**TASK TO CARRY OUT**.
When you reach a picture, skip it, and retype every line below exactly.

BEGIN GIVEN DATA

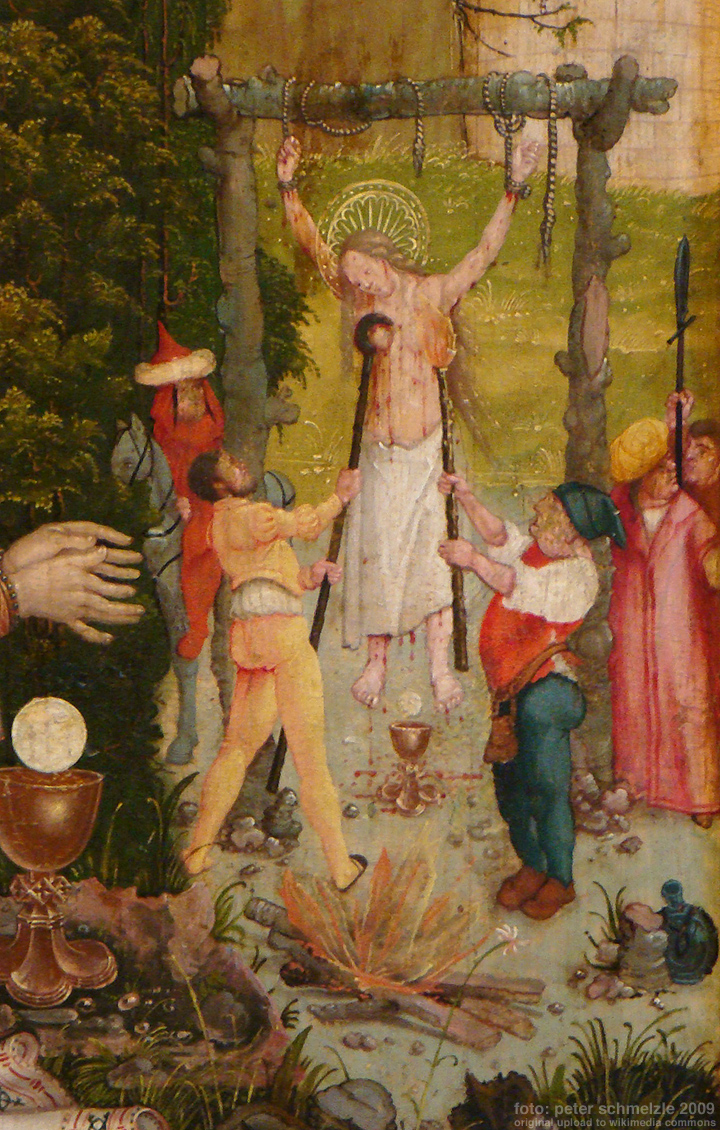 Detail vom Barbara-Altar der Stadtkirche Schwaigern
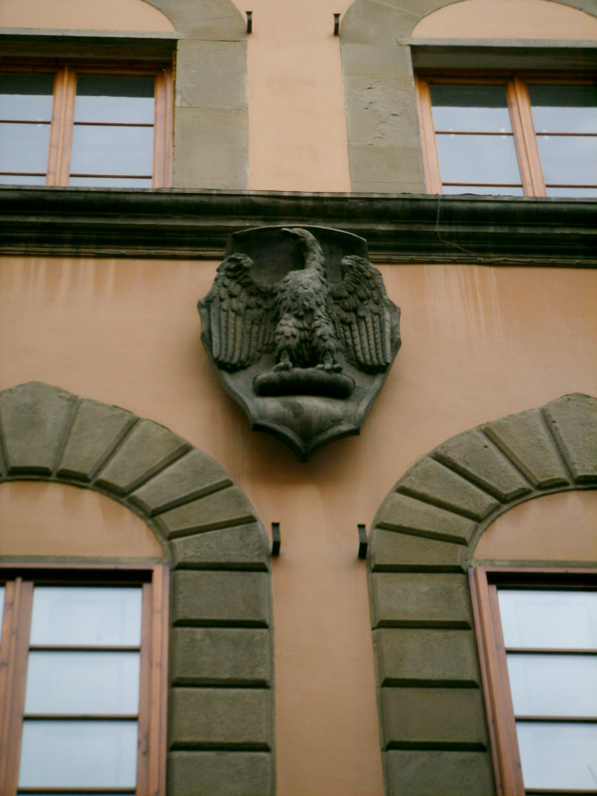 see filename, stemma arte di calimala?
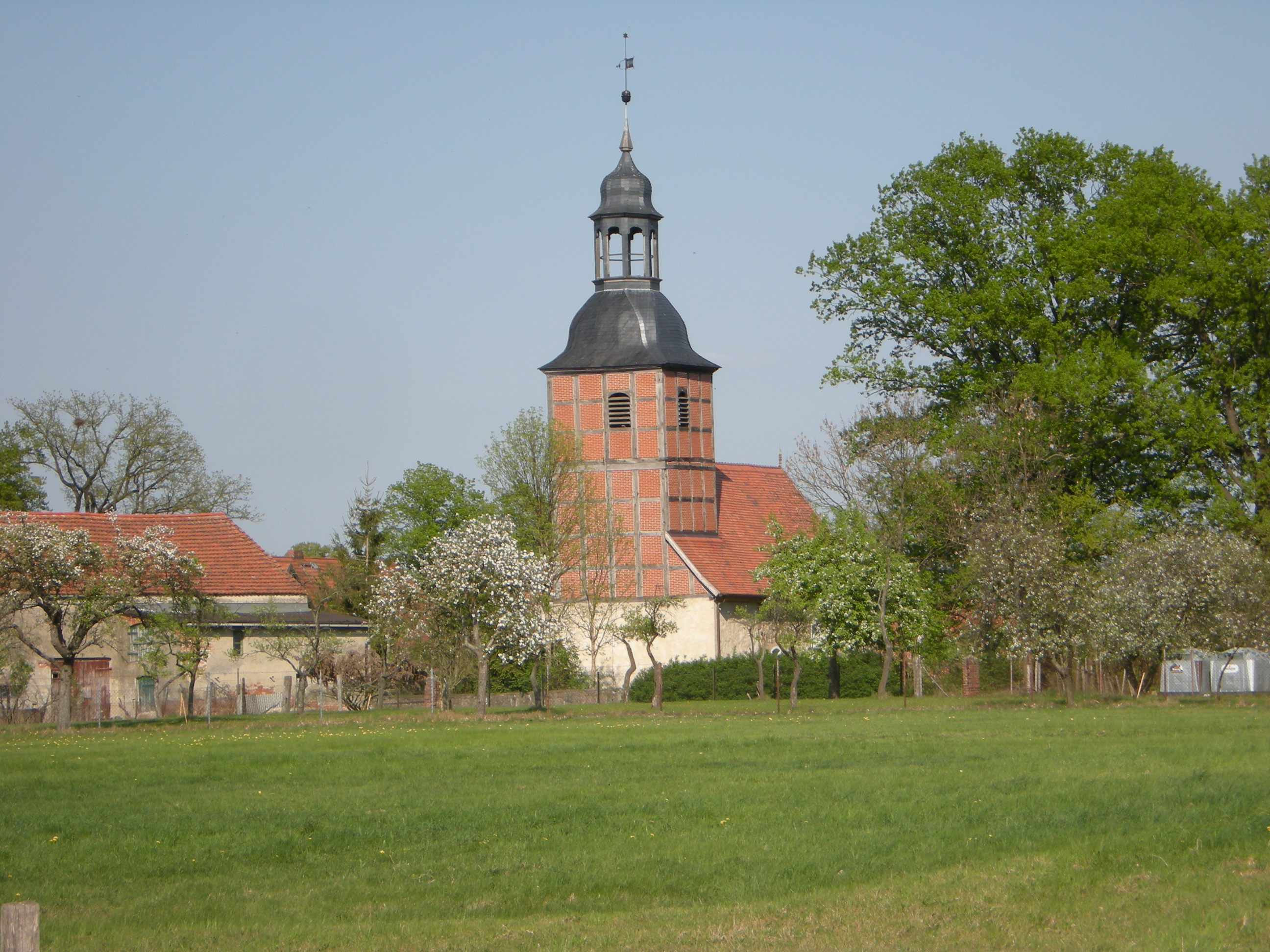 Feldsteinkirch in Laaslich

END GIVEN DATA

**SOLUTION TO THE PROBLEM**.
 Detail vom Barbara-Altar der Stadtkirche Schwaigern
 see filename, stemma arte di calimala?
 Feldsteinkirch in Laaslich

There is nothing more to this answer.